Di fatto, il trionfo del giustizialismo coincide col trionfo dell’ordine giudiziario inteso come corpo separato che riempie, secondo un’eterna legge fisica, il vuoto lasciato dalla progressiva anchilosi del sistema politico. Altro che “uso politico della giustizia”. Può esserci nelle “guerre dei dossier” tra leader ma in questi casi recriminare per il ruolo della magistratura è un non senso. C’è stato quando dopo l’Autunno Caldo del 1969 la classe politica si è rifugiata sotto le toghe dei pretori affidando loro la gestione delle relazioni industriali in Italia. Questi ultimi non si sono fatti pregare.

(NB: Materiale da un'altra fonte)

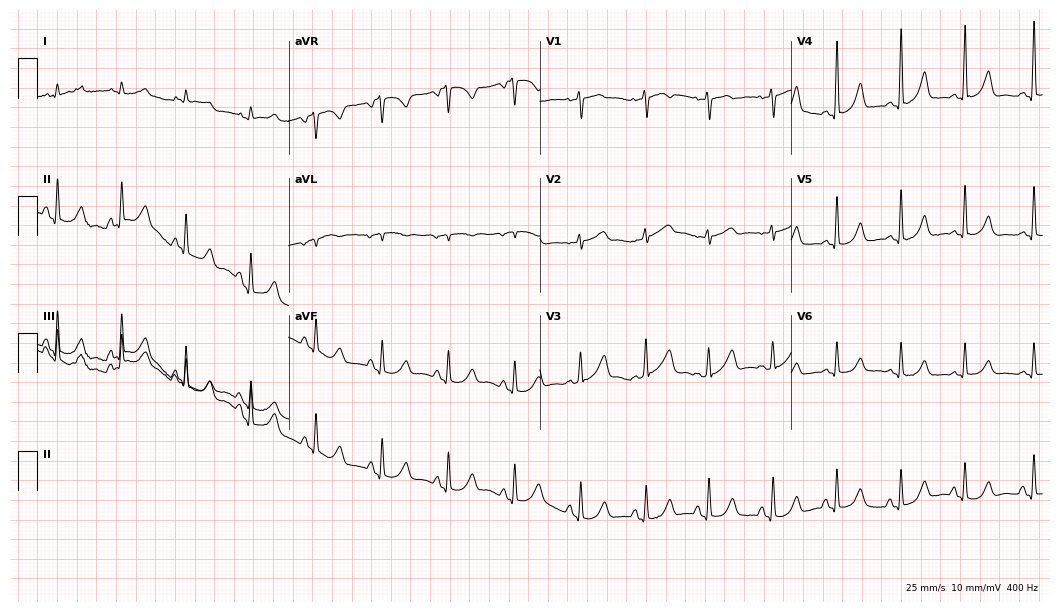
Resting 12-lead electrocardiogram. Patient: a female, 56 years old. None of these six findings is recorded: first-degree AV block, right bundle branch block (RBBB), left bundle branch block (LBBB), sinus bradycardia, atrial fibrillation (AF), sinus tachycardia. Other findings, if any, are not listed.
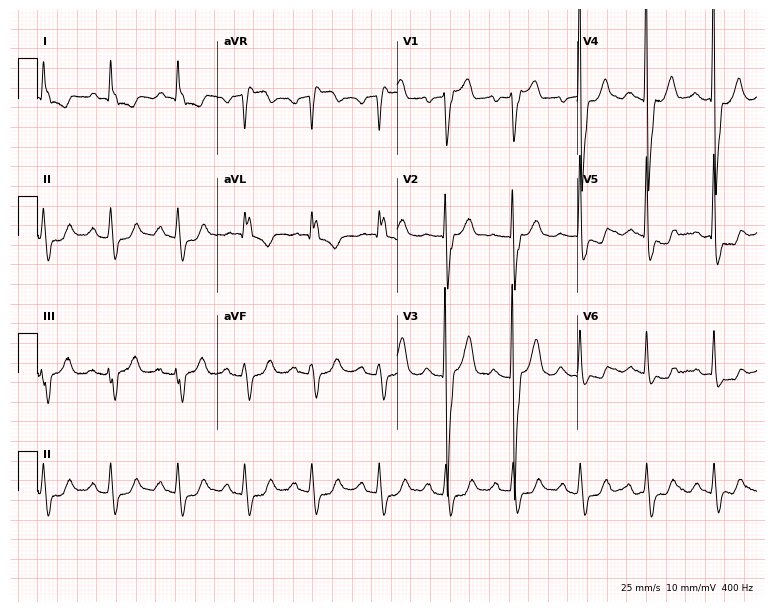
12-lead ECG (7.3-second recording at 400 Hz) from a 62-year-old male patient. Findings include first-degree AV block.
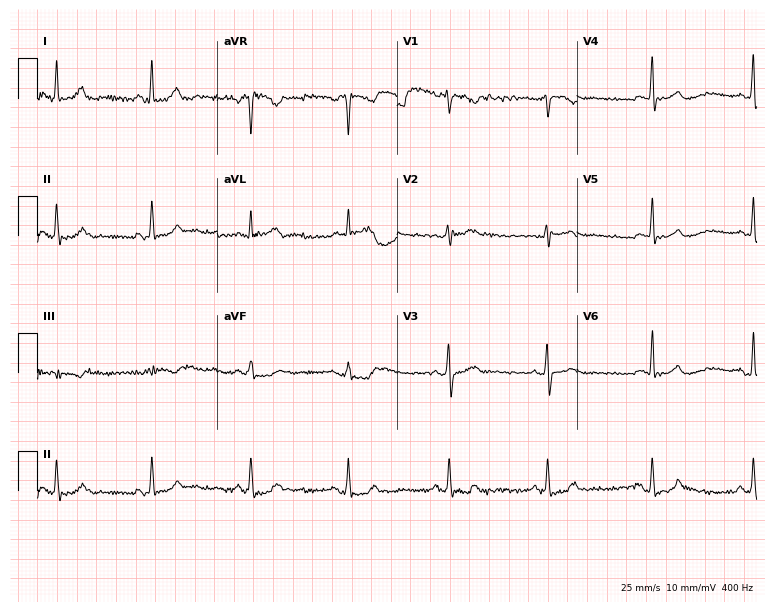
Electrocardiogram, a 23-year-old female patient. Of the six screened findings (first-degree AV block, right bundle branch block, left bundle branch block, sinus bradycardia, atrial fibrillation, sinus tachycardia), none is recorded.
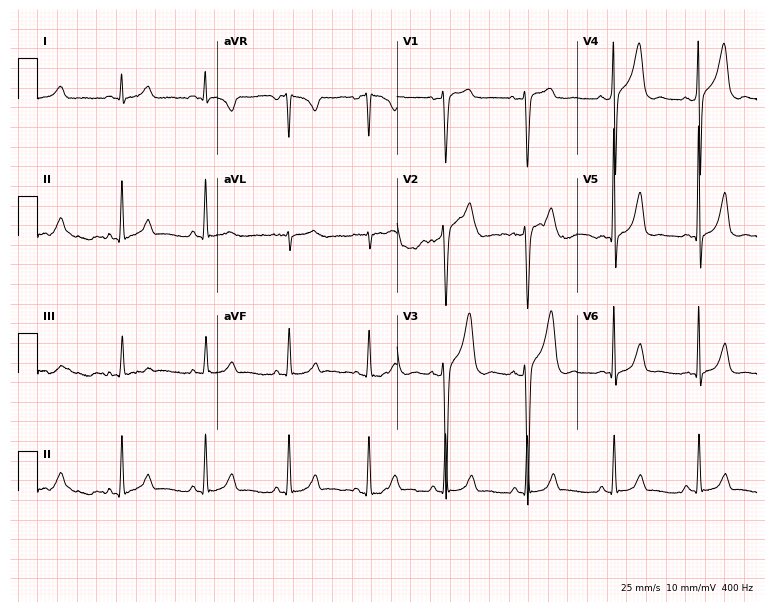
12-lead ECG (7.3-second recording at 400 Hz) from a male, 32 years old. Labelled as a normal ECG.

Come, in generale, il potere giudiziario non si è mai fatto pregare quando gli sono capitati compiti da prima pagina, dal caso Montesi allo scandalo dei petroli dei primi anni Settanta a Tangentopoli e ben oltre. L’unica cosa certa è l’impossibilità, per chi non dispone di fonti di informazioni privilegiate, di capire chi usa chi.

Niente da dire, tutto questo è nella natura delle cose, basterebbe – ma so che è una pretesa smodata – che ci venisse risparmiata almeno una piccola parte dell’orgia di retorica che sostanzia il discorso pubblico su questi argomenti.

Mi rendo conto, infatti, che viviamo nella società dello spettacolo e noi del pubblico pagante non abbiamo niente da dire ma solo da applaudire. C’è però una questione di limiti, una questione eminentemente “estetica”. Quando ho visto, sul Corriere di domenica, una intera pagina dedicata alle letture di Matteo Messina Denaro, completa di fotografie di una sedicente libreria nel “covo” (chissà come se la saranno procurata…), mi sono chiesto se, oramai, non siamo entrati a vele spiegate nella società dell’avanspettacolo.